_EXERCISE INSTRUCTIONS:_ Your output should be the exact lines from the start of the data through the line containing "Land cost |", with no pictures.

_Saved data entries:_
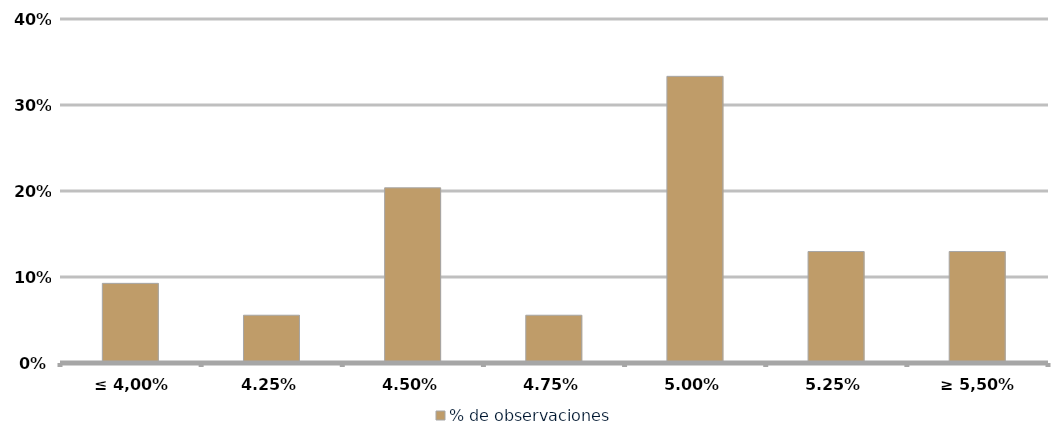
| Category | % de observaciones  |
|---|---|
| ≤ 4,00% | 0.093 |
| 4,25% | 0.056 |
| 4,50% | 0.204 |
| 4,75% | 0.056 |
| 5,00% | 0.333 |
| 5,25% | 0.13 |
| ≥ 5,50% | 0.13 |
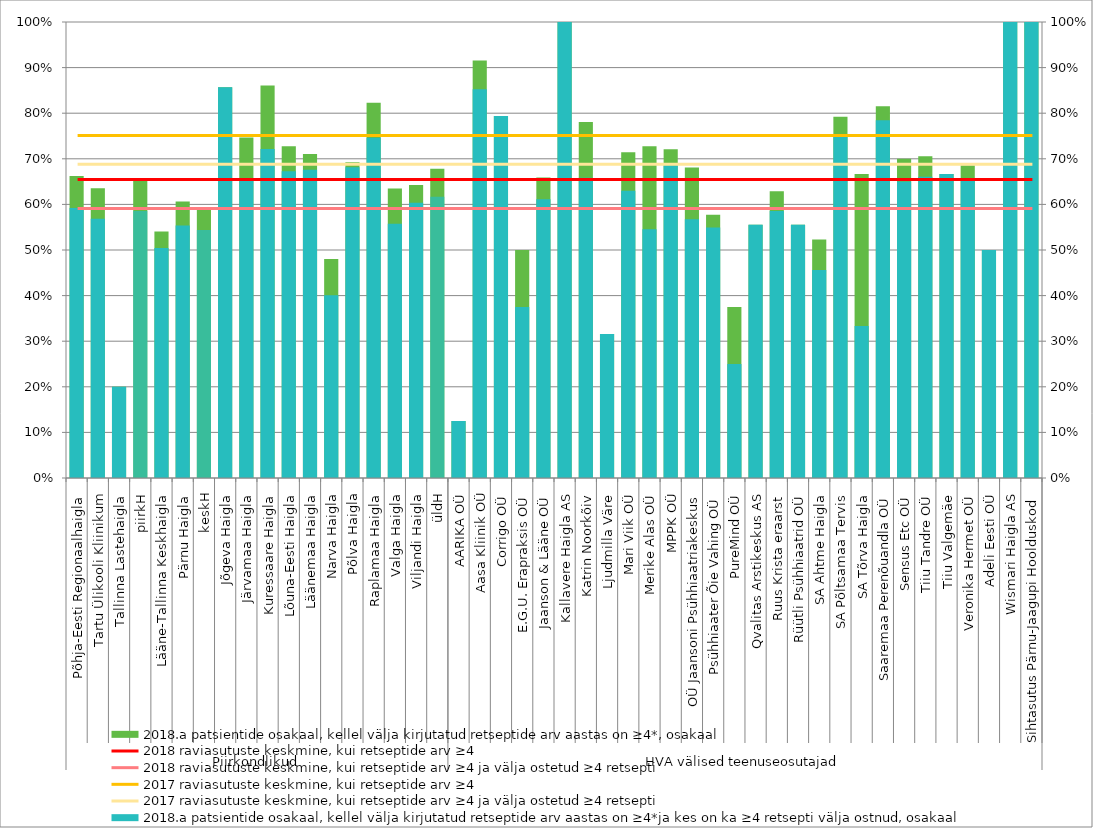
| Category | 2018.a patsientide osakaal, kellel välja kirjutatud retseptide arv aastas on ≥4*, osakaal |
|---|---|
| 0 | 0.662 |
| 1 | 0.636 |
| 2 | 0.2 |
| 3 | 0.655 |
| 4 | 0.541 |
| 5 | 0.606 |
| 6 | 0.593 |
| 7 | 0.857 |
| 8 | 0.747 |
| 9 | 0.861 |
| 10 | 0.727 |
| 11 | 0.71 |
| 12 | 0.48 |
| 13 | 0.692 |
| 14 | 0.823 |
| 15 | 0.635 |
| 16 | 0.642 |
| 17 | 0.678 |
| 18 | 0.125 |
| 19 | 0.916 |
| 20 | 0.794 |
| 21 | 0.5 |
| 22 | 0.659 |
| 23 | 1 |
| 24 | 0.78 |
| 25 | 0.316 |
| 26 | 0.714 |
| 27 | 0.727 |
| 28 | 0.721 |
| 29 | 0.681 |
| 30 | 0.577 |
| 31 | 0.375 |
| 32 | 0.556 |
| 33 | 0.629 |
| 34 | 0.556 |
| 35 | 0.523 |
| 36 | 0.792 |
| 37 | 0.667 |
| 38 | 0.815 |
| 39 | 0.7 |
| 40 | 0.705 |
| 41 | 0.667 |
| 42 | 0.686 |
| 43 | 0.5 |
| 44 | 1 |
| 45 | 1 |
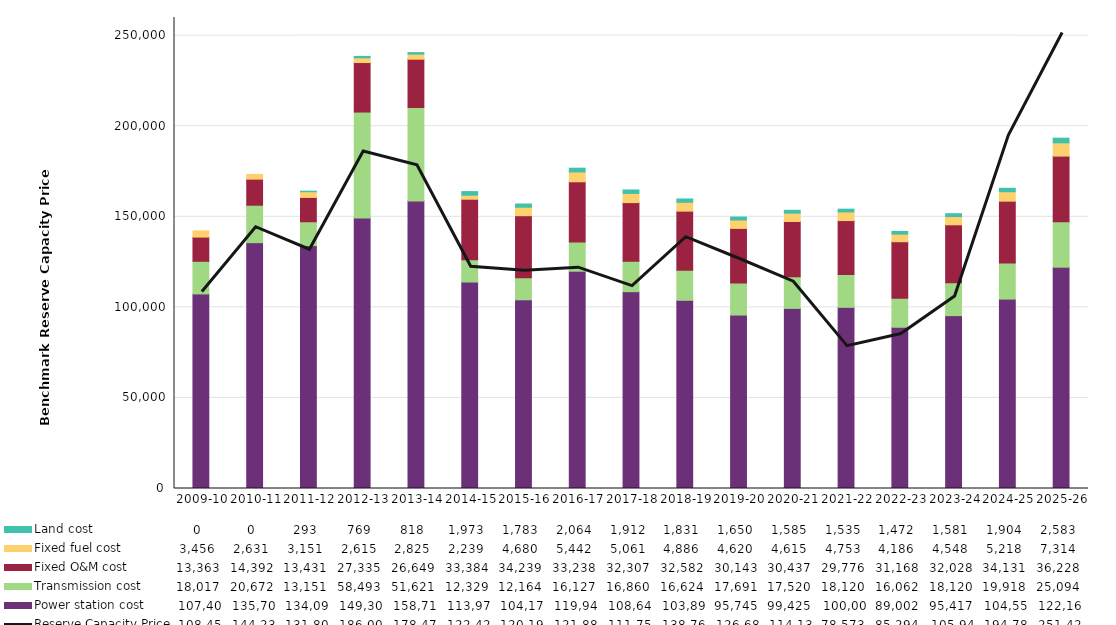
| Category | Power station cost | Transmission cost | Fixed O&M cost | Fixed fuel cost | Land cost |
|---|---|---|---|---|---|
| 2009-10 | 107404 | 18017 | 13363.362 | 3456 | 0 |
| 2010-11 | 135701 | 20672 | 14392.09 | 2631 | 0 |
| 2011-12 | 134091 | 13151 | 13431 | 3151 | 293 |
| 2012-13 | 149306 | 58493 | 27335 | 2615 | 769 |
| 2013-14 | 158709.623 | 51620.522 | 26648.64 | 2824.586 | 817.615 |
| 2014-15 | 113971.12 | 12329.343 | 33384.489 | 2239.074 | 1972.549 |
| 2015-16 | 104178.112 | 12164.145 | 34238.67 | 4680.099 | 1783.445 |
| 2016-17 | 119941.752 | 16127.011 | 33238.009 | 5441.541 | 2064.392 |
| 2017-18 | 108648.716 | 16860.304 | 32307.017 | 5060.976 | 1912.366 |
| 2018-19 | 103897.67 | 16623.829 | 32581.684 | 4886.054 | 1830.732 |
| 2019-20 | 95744.972 | 17691.164 | 30143.2 | 4620.095 | 1650.409 |
| 2020-21 | 99424.958 | 17520.238 | 30437 | 4615.275 | 1585.402 |
| 2021-22 | 100002.334 | 18119.653 | 29776.44 | 4752.811 | 1534.875 |
| 2022-23 | 89002.193 | 16061.787 | 31168.015 | 4186.032 | 1471.786 |
| 2023-24 | 95417.093 | 18120.252 | 32027.659 | 4548.364 | 1581.24 |
| 2024-25 | 104557.707 | 19918.14 | 34131 | 5218.04 | 1904.062 |
| 2025-26 | 122168.841 | 25093.743 | 36227.549 | 7313.729 | 2583.017 |
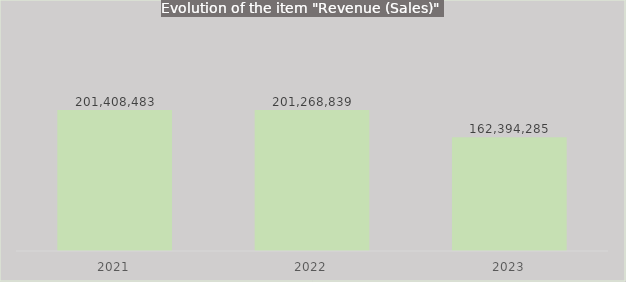
| Category | Series 0 |
|---|---|
| 2021.0 | 201408483 |
| 2022.0 | 201268839 |
| 2023.0 | 162394285 |
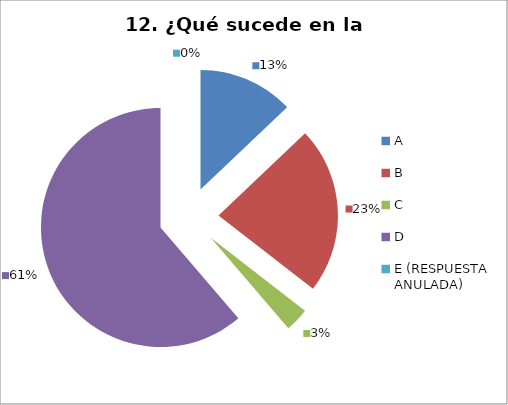
| Category | CANTIDAD DE RESPUESTAS PREGUNTA (12) | PORCENTAJE |
|---|---|---|
| A | 4 | 0.129 |
| B | 7 | 0.226 |
| C | 1 | 0.032 |
| D | 19 | 0.613 |
| E (RESPUESTA ANULADA) | 0 | 0 |
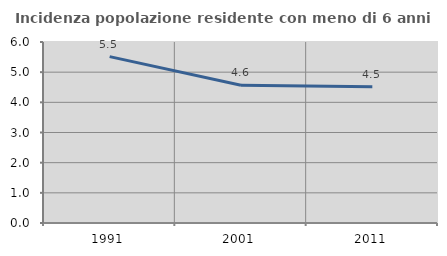
| Category | Incidenza popolazione residente con meno di 6 anni |
|---|---|
| 1991.0 | 5.515 |
| 2001.0 | 4.565 |
| 2011.0 | 4.516 |
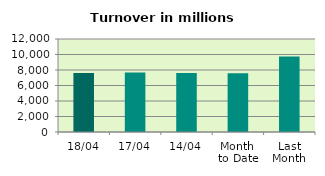
| Category | Series 0 |
|---|---|
| 18/04 | 7619.245 |
| 17/04 | 7691.011 |
| 14/04 | 7603.642 |
| Month 
to Date | 7585.689 |
| Last
Month | 9734.736 |
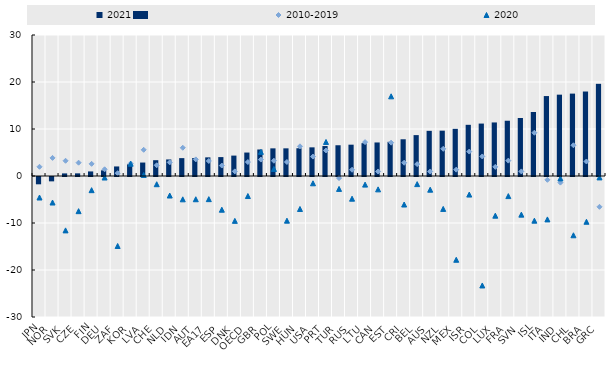
| Category | 2021 |
|---|---|
| JPN | -1.555 |
| NOR | -0.926 |
| SVK | 0.553 |
| CZE | 0.563 |
| FIN | 0.973 |
| DEU | 1.207 |
| ZAF | 2.033 |
| KOR | 2.48 |
| LVA | 2.863 |
| CHE | 3.363 |
| NLD | 3.522 |
| IDN | 3.803 |
| AUT | 3.834 |
| EA17 | 3.966 |
| ESP | 4.023 |
| DNK | 4.341 |
| OECD | 4.991 |
| GBR | 5.64 |
| POL | 5.883 |
| SWE | 5.885 |
| HUN | 5.906 |
| USA | 6.096 |
| PRT | 6.375 |
| TUR | 6.543 |
| RUS | 6.664 |
| LTU | 6.986 |
| CAN | 7.136 |
| EST | 7.273 |
| CRI | 7.816 |
| BEL | 8.7 |
| AUS | 9.609 |
| NZL | 9.647 |
| MEX | 10.034 |
| ISR | 10.891 |
| COL | 11.156 |
| LUX | 11.394 |
| FRA | 11.757 |
| SVN | 12.342 |
| ISL | 13.619 |
| ITA | 17.009 |
| IND | 17.306 |
| CHL | 17.531 |
| BRA | 17.975 |
| GRC | 19.611 |
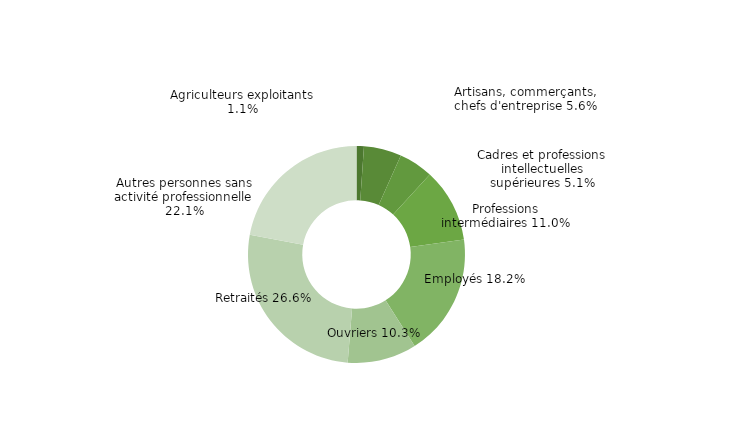
| Category | Haute-Corse |
|---|---|
| Agriculteurs exploitants | 0.011 |
| Artisans, commerçants, chefs d'entreprise | 0.056 |
| Cadres et professions intellectuelles supérieures | 0.051 |
| Professions intermédiaires | 0.11 |
| Employés | 0.182 |
| Ouvriers | 0.103 |
| Retraités | 0.266 |
| Autres personnes sans activité professionnelle | 0.221 |
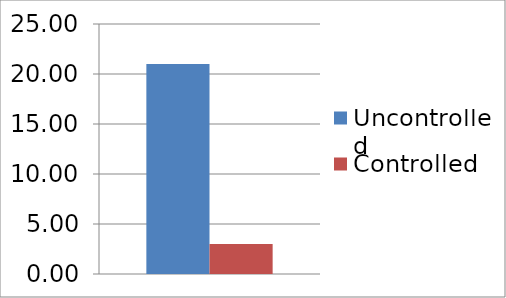
| Category | Uncontrolled | Controlled |
|---|---|---|
| 0 | 21 | 3 |
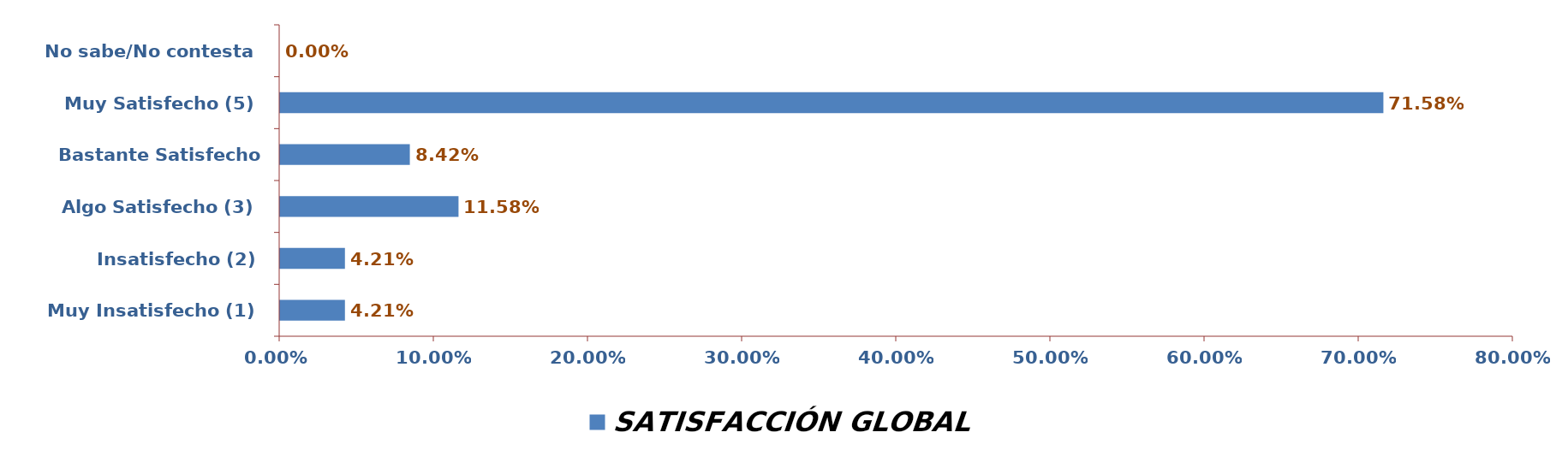
| Category | SATISFACCIÓN GLOBAL |
|---|---|
| Muy Insatisfecho (1) | 0.042 |
| Insatisfecho (2) | 0.042 |
| Algo Satisfecho (3) | 0.116 |
| Bastante Satisfecho (4) | 0.084 |
| Muy Satisfecho (5) | 0.716 |
| No sabe/No contesta | 0 |
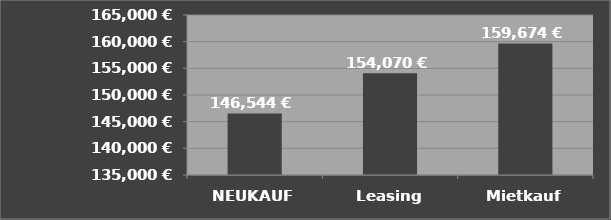
| Category | Summe mit
Zinsen + Gebühren |
|---|---|
| NEUKAUF | 146544 |
| Leasing | 154070.217 |
| Mietkauf | 159674.492 |
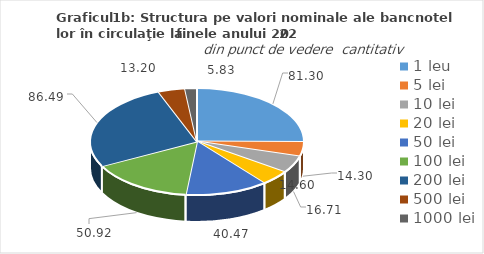
| Category | Series 0 |
|---|---|
| 1 leu | 81.3 |
| 5 lei | 14.3 |
| 10 lei | 16.71 |
| 20 lei | 14.595 |
| 50 lei | 40.472 |
| 100 lei | 50.924 |
| 200 lei | 86.488 |
| 500 lei | 13.195 |
| 1000 lei | 5.832 |
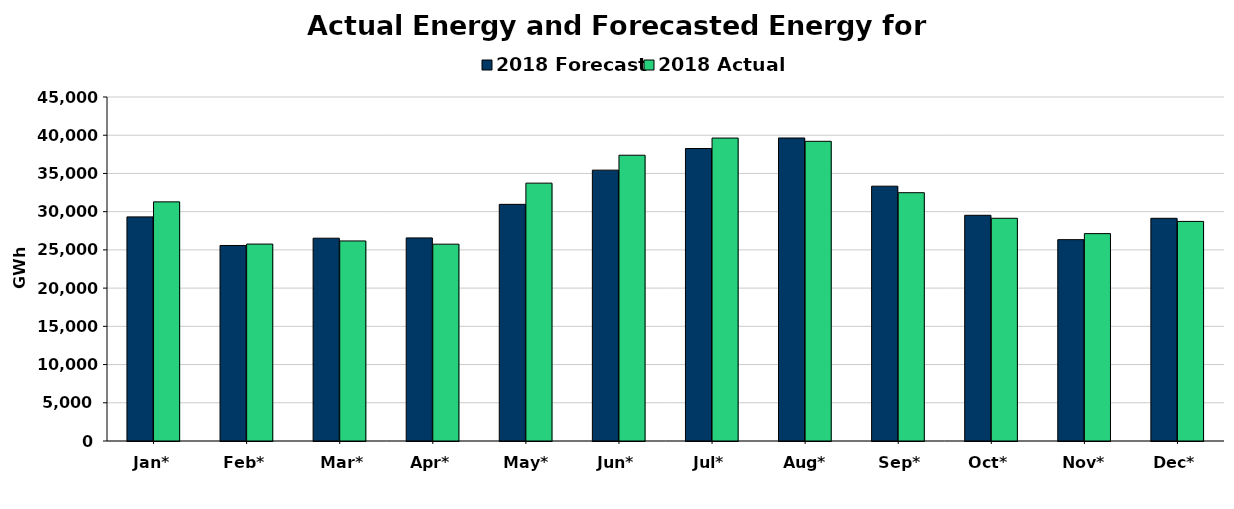
| Category | 2018 Forecast | 2018 Actual |
|---|---|---|
| Jan* | 29318 | 31282 |
| Feb* | 25577 | 25761 |
| Mar* | 26530 | 26170 |
| Apr* | 26567 | 25749 |
| May* | 30956 | 33733 |
| Jun* | 35434 | 37384 |
| Jul* | 38264 | 39629 |
| Aug* | 39640 | 39205 |
| Sep* | 33335 | 32481 |
| Oct* | 29526 | 29136 |
| Nov* | 26340 | 27128 |
| Dec* | 29132 | 28725 |
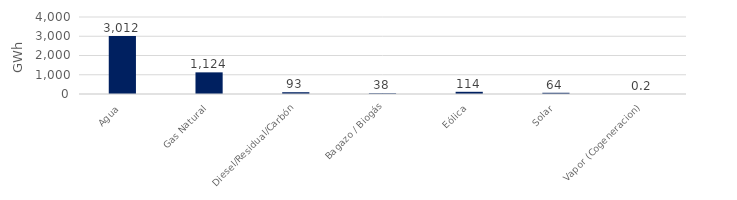
| Category | Series 0 |
|---|---|
| Agua | 3012.017 |
| Gas Natural | 1124.134 |
| Diesel/Residual/Carbón | 92.56 |
| Bagazo / Biogás | 37.68 |
| Eólica | 114.153 |
| Solar | 63.768 |
| Vapor (Cogeneracion) | 0.24 |
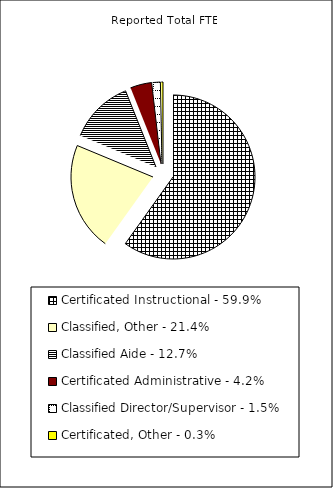
| Category | Reported FTE |
|---|---|
| Certificated Instructional - 59.9% | 74141.16 |
| Classified, Other - 21.4% | 26474.28 |
| Classified Aide - 12.7% | 15697.75 |
| Certificated Administrative - 4.2% | 5240.21 |
| Classified Director/Supervisor - 1.5% | 1866.88 |
| Certificated, Other - 0.3% | 389.77 |
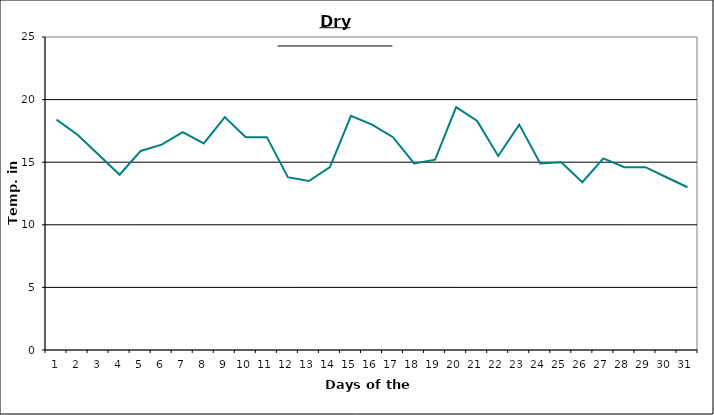
| Category | Series 0 |
|---|---|
| 0 | 18.4 |
| 1 | 17.2 |
| 2 | 15.6 |
| 3 | 14 |
| 4 | 15.9 |
| 5 | 16.4 |
| 6 | 17.4 |
| 7 | 16.5 |
| 8 | 18.6 |
| 9 | 17 |
| 10 | 17 |
| 11 | 13.8 |
| 12 | 13.5 |
| 13 | 14.6 |
| 14 | 18.7 |
| 15 | 18 |
| 16 | 17 |
| 17 | 14.9 |
| 18 | 15.2 |
| 19 | 19.4 |
| 20 | 18.3 |
| 21 | 15.5 |
| 22 | 18 |
| 23 | 14.9 |
| 24 | 15 |
| 25 | 13.4 |
| 26 | 15.3 |
| 27 | 14.6 |
| 28 | 14.6 |
| 29 | 13.8 |
| 30 | 13 |
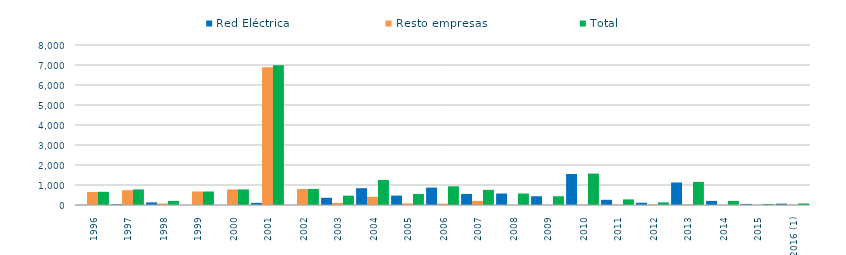
| Category | Red Eléctrica | Resto empresas | Total |
|---|---|---|---|
| 1996 | 7.23 | 653.17 | 660.4 |
| 1997 | 36.95 | 741.45 | 778.4 |
| 1998 | 129.6 | 74.9 | 204.5 |
| 1999 | 0.46 | 675.17 | 675.63 |
| 2000 | 1.4 | 777.91 | 779.31 |
| 2001 | 107.04 | 6883.28 | 6990.32 |
| 2002 | 0.1 | 802.59 | 802.69 |
| 2003 | 360.4 | 105.83 | 466.23 |
| 2004 | 840.46 | 409.19 | 1249.65 |
| 2005 | 469.56 | 79.23 | 548.79 |
| 2006 | 870.41 | 65.39 | 935.8 |
| 2007 | 552.37 | 204.778 | 757.16 |
| 2008 | 573.542 | 0 | 573.542 |
| 2009 | 437.499 | 0 | 437.499 |
| 2010 | 1552.05 | 18.49 | 1570.54 |
| 2011 | 259.46 | 20.23 | 279.69 |
| 2012 | 113.47 | 19.29 | 132.77 |
| 2013 | 1126 | 30.18 | 1156.18 |
| 2014 | 204.346 | 0 | 204.346 |
| 2015 | 52.77 | 0 | 52.77 |
| 2016 (1) | 66.95 | 11.02 | 77.97 |
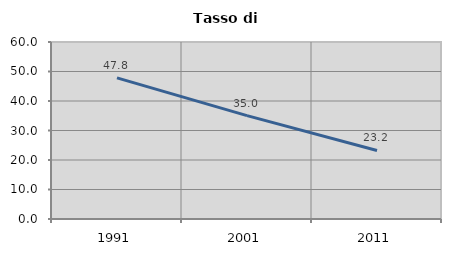
| Category | Tasso di disoccupazione   |
|---|---|
| 1991.0 | 47.826 |
| 2001.0 | 35.044 |
| 2011.0 | 23.237 |

_TASK RESULT:_
| Category | % de observaciones  |
|---|---|
| ≤ 4,00% | 0.093 |
| 4,25% | 0.056 |
| 4,50% | 0.204 |
| 4,75% | 0.056 |
| 5,00% | 0.333 |
| 5,25% | 0.13 |
| ≥ 5,50% | 0.13 |
| Category | 2018.a patsientide osakaal, kellel välja kirjutatud retseptide arv aastas on ≥4*, osakaal |
|---|---|
| 0 | 0.662 |
| 1 | 0.636 |
| 2 | 0.2 |
| 3 | 0.655 |
| 4 | 0.541 |
| 5 | 0.606 |
| 6 | 0.593 |
| 7 | 0.857 |
| 8 | 0.747 |
| 9 | 0.861 |
| 10 | 0.727 |
| 11 | 0.71 |
| 12 | 0.48 |
| 13 | 0.692 |
| 14 | 0.823 |
| 15 | 0.635 |
| 16 | 0.642 |
| 17 | 0.678 |
| 18 | 0.125 |
| 19 | 0.916 |
| 20 | 0.794 |
| 21 | 0.5 |
| 22 | 0.659 |
| 23 | 1 |
| 24 | 0.78 |
| 25 | 0.316 |
| 26 | 0.714 |
| 27 | 0.727 |
| 28 | 0.721 |
| 29 | 0.681 |
| 30 | 0.577 |
| 31 | 0.375 |
| 32 | 0.556 |
| 33 | 0.629 |
| 34 | 0.556 |
| 35 | 0.523 |
| 36 | 0.792 |
| 37 | 0.667 |
| 38 | 0.815 |
| 39 | 0.7 |
| 40 | 0.705 |
| 41 | 0.667 |
| 42 | 0.686 |
| 43 | 0.5 |
| 44 | 1 |
| 45 | 1 |
| Category | Power station cost | Transmission cost | Fixed O&M cost | Fixed fuel cost | Land cost |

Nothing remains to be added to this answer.